Quase 5 mil famílias de Juiz de Fora e Ubá receberam auxílio

O conceito de lar, para muitos, é algo construído sobre a solidez de décadas, mas a natureza, em sua fúria cíclica, demonstra que essa estabilidade pode ser uma ilusão passageira. Em fevereiro de 2026, a Zona da Mata mineira viu o chão ceder sob o peso de águas torrenciais, levando consigo não apenas estruturas físicas, mas a própria memória afetiva de 64 famílias que perderam entes queridos em Juiz de Fora e Ubá. O rastro de destruição deixou cicatrizes indeléveis, transformando o cotidiano em um exercício de sobrevivência entre escombros e a incerteza de um amanhã construído sobre a lama.

A resposta institucional, consubstanciada no pagamento do Auxílio-Reconstrução a quase cinco mil famílias, surge como uma tentativa de estancar a ferida financeira aberta pela catástrofe. Com mais de 36 milhões de reais destinados a reparar perdas materiais, o governo tenta oferecer um alento, uma forma de recomeço em parcela única de 7,3 mil reais. Contudo, é imperativo reconhecer que o montante, por mais necessário que seja, mal arranha a superfície da complexa engrenagem da vulnerabilidade social. Dinheiro, embora vital, possui limites óbvios quando se tenta reconstruir vidas desfeitas por deslizamentos que, ironicamente, já eram previstos pela geografia do risco.

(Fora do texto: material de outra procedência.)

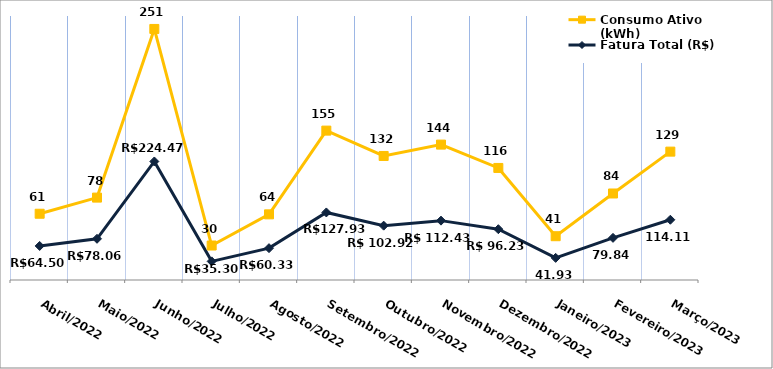
| Category | Fatura Total (R$) | Consumo Ativo (kWh) |
|---|---|---|
| Abril/2022 | 64.5 | 61 |
| Maio/2022 | 78.06 | 78 |
| Junho/2022 | 224.47 | 251 |
| Julho/2022 | 35.3 | 30 |
| Agosto/2022 | 60.33 | 64 |
| Setembro/2022 | 127.93 | 155 |
| Outubro/2022 | 102.92 | 132 |
| Novembro/2022 | 112.43 | 144 |
| Dezembro/2022 | 96.23 | 116 |
| Janeiro/2023 | 41.93 | 41 |
| Fevereiro/2023 | 79.84 | 84 |
| Março/2023 | 114.11 | 129 |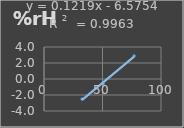
| Category | Humedad |
|---|---|
| 32.5 | -2.5 |
| 50.6 | -0.6 |
| 77.1 | 2.9 |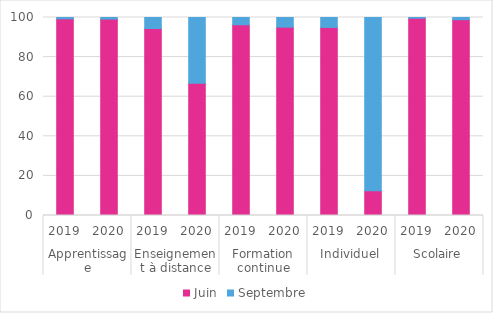
| Category | Juin | Septembre |
|---|---|---|
| 0 | 99.321 | 0.679 |
| 1 | 99.189 | 0.811 |
| 2 | 94.43 | 5.57 |
| 3 | 66.79 | 33.21 |
| 4 | 96.345 | 3.655 |
| 5 | 95.122 | 4.878 |
| 6 | 94.968 | 5.032 |
| 7 | 12.448 | 87.552 |
| 8 | 99.634 | 0.366 |
| 9 | 98.901 | 1.099 |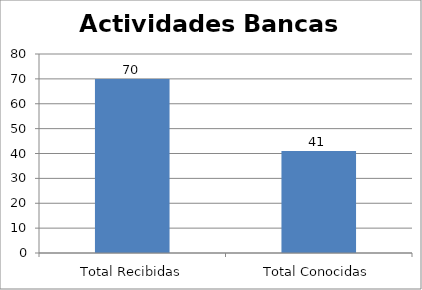
| Category | Series 0 |
|---|---|
| Total Recibidas | 70 |
| Total Conocidas | 41 |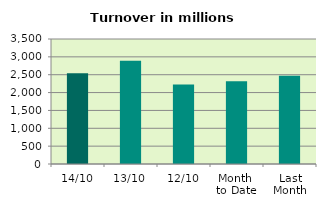
| Category | Series 0 |
|---|---|
| 14/10 | 2541.538 |
| 13/10 | 2892.417 |
| 12/10 | 2229.148 |
| Month 
to Date | 2316.196 |
| Last
Month | 2468.023 |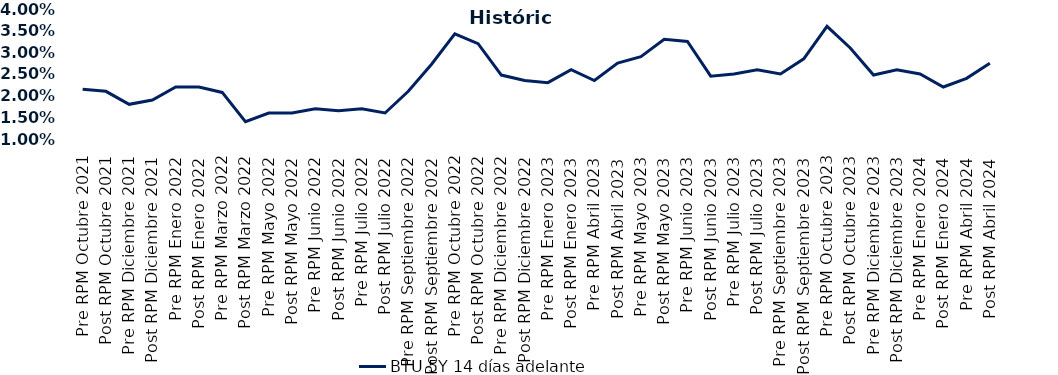
| Category | BTU 5Y 14 días adelante |
|---|---|
| Pre RPM Octubre 2021 | 0.022 |
| Post RPM Octubre 2021 | 0.021 |
| Pre RPM Diciembre 2021 | 0.018 |
| Post RPM Diciembre 2021 | 0.019 |
| Pre RPM Enero 2022 | 0.022 |
| Post RPM Enero 2022 | 0.022 |
| Pre RPM Marzo 2022 | 0.021 |
| Post RPM Marzo 2022 | 0.014 |
| Pre RPM Mayo 2022 | 0.016 |
| Post RPM Mayo 2022 | 0.016 |
| Pre RPM Junio 2022 | 0.017 |
| Post RPM Junio 2022 | 0.016 |
| Pre RPM Julio 2022 | 0.017 |
| Post RPM Julio 2022 | 0.016 |
| Pre RPM Septiembre 2022 | 0.021 |
| Post RPM Septiembre 2022 | 0.027 |
| Pre RPM Octubre 2022 | 0.034 |
| Post RPM Octubre 2022 | 0.032 |
| Pre RPM Diciembre 2022 | 0.025 |
| Post RPM Diciembre 2022 | 0.024 |
| Pre RPM Enero 2023 | 0.023 |
| Post RPM Enero 2023 | 0.026 |
| Pre RPM Abril 2023 | 0.024 |
| Post RPM Abril 2023 | 0.028 |
| Pre RPM Mayo 2023 | 0.029 |
| Post RPM Mayo 2023 | 0.033 |
| Pre RPM Junio 2023 | 0.032 |
| Post RPM Junio 2023 | 0.024 |
| Pre RPM Julio 2023 | 0.025 |
| Post RPM Julio 2023 | 0.026 |
| Pre RPM Septiembre 2023 | 0.025 |
| Post RPM Septiembre 2023 | 0.028 |
| Pre RPM Octubre 2023 | 0.036 |
| Post RPM Octubre 2023 | 0.031 |
| Pre RPM Diciembre 2023 | 0.025 |
| Post RPM Diciembre 2023 | 0.026 |
| Pre RPM Enero 2024 | 0.025 |
| Post RPM Enero 2024 | 0.022 |
| Pre RPM Abril 2024 | 0.024 |
| Post RPM Abril 2024 | 0.028 |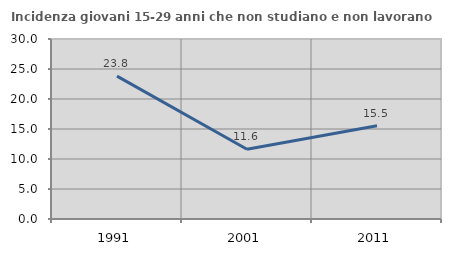
| Category | Incidenza giovani 15-29 anni che non studiano e non lavorano  |
|---|---|
| 1991.0 | 23.816 |
| 2001.0 | 11.62 |
| 2011.0 | 15.535 |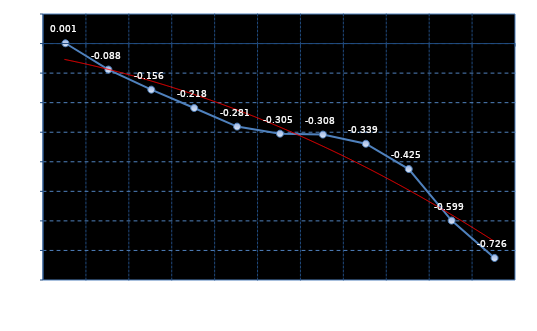
| Category | Series 0 |
|---|---|
| NGES1G | 0.001 |
| NGES2G | -0.088 |
| NGES3G | -0.156 |
| NGES4G | -0.218 |
| NGES5G | -0.281 |
| NGES6G | -0.305 |
| NGES7G | -0.308 |
| NGES8G | -0.339 |
| NGES9G | -0.424 |
| NGES10G | -0.599 |
| NGES11G | -0.726 |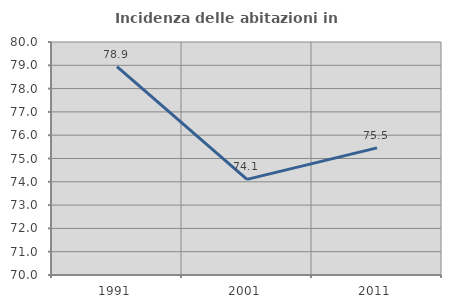
| Category | Incidenza delle abitazioni in proprietà  |
|---|---|
| 1991.0 | 78.947 |
| 2001.0 | 74.105 |
| 2011.0 | 75.456 |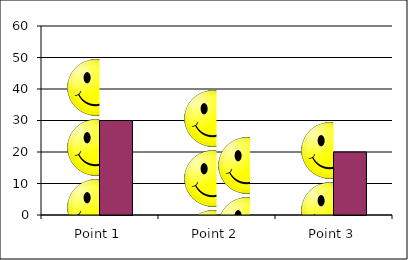
| Category | Series 1 | Series 2 |
|---|---|---|
| Point 1 | 50 | 30 |
| Point 2 | 40 | 25 |
| Point 3 | 30 | 20 |

Observar que uma em cada quatro pessoas em Juiz de Fora habita áreas de risco é enfrentar uma realidade sine qua non para o debate sobre o urbanismo brasileiro. Não se trata apenas de uma fatalidade climática, mas de um acúmulo de omissões históricas que empurraram populações inteiras para as margens, onde a segurança é um privilégio distante. O processo de reavaliação de cadastros e o trâmite burocrático, embora necessários para a gestão do auxílio, desenham o retrato de um Estado que tenta, com sistemas e portais, organizar o caos que ele mesmo não conseguiu prevenir.

A verdadeira reconstrução exige mais do que o suporte financeiro imediato; demanda a compreensão profunda de que a dignidade humana não pode continuar sendo negociada com a fragilidade das encostas. Enquanto famílias aguardam em filas, seja na Caixa Econômica Federal ou em portais digitais, o que realmente buscam é o direito de não ter que reconstruir suas vidas a cada temporada de chuvas. O amparo do Estado é um gesto de solidariedade, porém, é o planejamento urbano sustentável e a política habitacional que devem figurar como a única barreira real contra a tragédia recorrente.

Refletir sobre esses números é, em última análise, entender que o status quo de insegurança climática é uma escolha política que precisa ser urgentemente revista. Ao final de cada lote pago, restam as famílias, as histórias interrompidas e o silêncio da terra que, embora silenciosa agora, guarda em suas camadas a urgência de uma mudança estrutural. A assistência financeira é o curativo, mas o país clama por um tratamento que cure a causa crônica de uma fragilidade que já custou caro demais.